El programa de la Alianza contemplaba un vasto proyecto de ayuda financiera estadounidense para impulsar reformas graduales en América Latina, en materias agraria, tributaria, administrativa, educación, salud, entre otros. Pronto, la Alianza despertó el entusiasmo de los latinoamericanos y también la crítica de algunos sectores, que veían la propuesta como muy ambiciosa. En Chile, la asistencia económica de la Alianza fue bien recibida, ya que vino a promover la reforma agraria y a apoyar obras de infraestructura necesarias, luego de los sucesos del terremoto y tsunami de 1960.

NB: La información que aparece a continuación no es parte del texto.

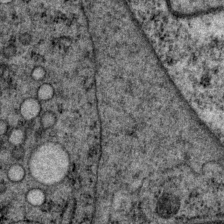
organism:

La partida de Kennedy significó una fuerte impresión para la opinión pública. De este modo, El Diario Ilustrado recogió las palabras de Alessandri sobre el gobernante estadounidense, “Chile encontró en él, profunda comprensión para sus problemas y un ánimo siempre decidido a ayudarnos”. Mientras que, por su parte, La Nación escribió que Kennedy “era uno de estos estadistas de excepción que, obedeciendo a la vez a los dictados de la razón y a profundas intuiciones, coinciden con el ritmo de la Historia”. En tanto, la revista cristiana Mensaje señaló en su editorial, “la muerte de Kennedy nos responsabiliza y su llamado sigue resonando; llamado a los hombres que confían en el hombre”. Como puede verse, los medios chilenos compartieron su pesar por la pérdida del mandatario y los gestos que tuvo con la región.
En suma, la conmemoración de la muerte de Kennedy es también una oportunidad de reflexión de su vida y su visión con respecto al mundo de su tiempo. No cabe duda de que cualquier proyecto que se emprenda siempre traerá críticas, como las recibió el propio presidente y la Alianza para el Progreso, pero el liderazgo político de Kennedy y la voluntad de cooperación de la Alianza representan una valiosa experiencia histórica en las relaciones entre Estados Unidos y América Latina.